# yay!.. i'm relieved!



## cEElint (Oct 6, 2009)

so, does anyone remember when my neighbor called AC on Diesel when he got into their yard at 6 months old?? well, they posted a "For Sale" sign in front of the house yesterday.. hooray, stupid neighbors moving finally.. they've been there less than a year.. lol.. now to wonder what kind of new neighbors i will get


----------



## angelbaby (Feb 4, 2010)

Yay thats great , we had some crappy people in and out across the street from us seemed that was all that property attracted. Was a relief to see the bulldozer one day lol, now its nice and quiet, I do worry though about who is next once they rebuild though . You can only hope its a better neighbor , too bad you cant pick who it is LOL.


----------



## EckoMac (Aug 25, 2010)

Sometimes, the bad neighbors end up being good. I had crappy ones on both sides. After living in the house for a year and putting in cement blocks under ground to keep the one sides lab mix from trying to eat my chihuahua under the fence, and mowing the neighbor on the other sides yard when she went through her divorce, well they all love me now and think I'm the best. LOL! 

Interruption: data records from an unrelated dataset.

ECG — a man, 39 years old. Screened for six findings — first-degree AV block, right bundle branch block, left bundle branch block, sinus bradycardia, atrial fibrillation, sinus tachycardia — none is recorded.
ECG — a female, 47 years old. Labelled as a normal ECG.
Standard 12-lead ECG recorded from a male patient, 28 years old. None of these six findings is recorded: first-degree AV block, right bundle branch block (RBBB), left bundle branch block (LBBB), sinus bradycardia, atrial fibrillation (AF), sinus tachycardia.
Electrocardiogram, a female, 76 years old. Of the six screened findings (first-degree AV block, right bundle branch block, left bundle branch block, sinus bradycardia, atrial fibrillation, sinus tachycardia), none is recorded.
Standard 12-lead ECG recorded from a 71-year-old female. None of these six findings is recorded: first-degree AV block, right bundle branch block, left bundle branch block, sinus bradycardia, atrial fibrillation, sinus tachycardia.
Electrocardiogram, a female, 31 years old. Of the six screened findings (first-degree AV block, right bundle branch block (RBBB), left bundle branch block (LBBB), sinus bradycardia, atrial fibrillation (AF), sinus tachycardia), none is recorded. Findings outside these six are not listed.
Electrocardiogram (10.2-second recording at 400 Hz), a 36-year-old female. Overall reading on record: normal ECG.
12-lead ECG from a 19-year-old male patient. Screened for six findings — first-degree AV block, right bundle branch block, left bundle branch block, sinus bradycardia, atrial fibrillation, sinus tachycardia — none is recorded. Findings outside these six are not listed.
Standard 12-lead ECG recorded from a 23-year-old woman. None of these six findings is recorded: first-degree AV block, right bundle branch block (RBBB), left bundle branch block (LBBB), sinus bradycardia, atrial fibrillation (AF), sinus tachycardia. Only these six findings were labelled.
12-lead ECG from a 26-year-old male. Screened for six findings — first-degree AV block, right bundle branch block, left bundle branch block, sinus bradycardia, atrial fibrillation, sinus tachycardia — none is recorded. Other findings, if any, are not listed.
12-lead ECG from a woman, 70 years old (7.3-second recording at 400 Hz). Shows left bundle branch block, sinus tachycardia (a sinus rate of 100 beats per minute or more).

I hope you are blessed with great new neighbors. Like me. LOL!


----------



## cEElint (Oct 6, 2009)

well, this guy has something against "pit bulls" .. straight from his mouth .. "I have a history with pit bulls." so that right there is a red flag for me.. sooner he moves the better.. hopefully its a hot chick.. lol.. they have a pool..


----------



## Rudy4747 (Nov 29, 2009)

When their is house for sale near me I love to take the dogs out front and play with them when possible buyers are looking. So they know what they are getting their self into, I also chat with them if the chance comes up.


----------



## BastienBully (Aug 8, 2011)

Happy for you! Good luck with the next ones lol


----------



## cEElint (Oct 6, 2009)

the 2 before them were great.. they didnt care about the dogs.. this guy just has a $*^%$ up his ass


----------



## HeavyJeep (May 7, 2011)

nice! thats some pretty good news right there! Lets keep our fingers crossed on the new ones!!


----------



## ames (Jun 6, 2010)

ooo I hope the new ones work out! I would see if they have a dog when they move in, and if not bring your pup over when you introduce yourself. Better to say hello on your terms than someone else. I hope its a single hot chick who loves dogs and grilling and swimming with neighbors just for you


----------



## cEElint (Oct 6, 2009)

well, i seen this cute blonde pull up to the house yesterday.. some lady was there waiting for her.. i wouldnt mind her being my neighbor .. Jen could make a neighbor friend and i could stare at her next to the pool.. lol..


----------



## aus_staffy (Nov 10, 2009)

cEElint said:


> well, this guy has something against "pit bulls" .. straight from his mouth .. "I have a history with pit bulls." so that right there is a red flag for me.. sooner he moves the better.. *hopefully its a hot chick.. lol.. they have a pool.. *


I love your optimism! Hope you get a good one, mate. It's a pain having to put up with lame neighbours.


----------



## SideKick (Jul 18, 2011)

I wish the old couple behind me would move. I'm pretty sure the whole neighborhood wishes the same. They call the AC on everybody!


----------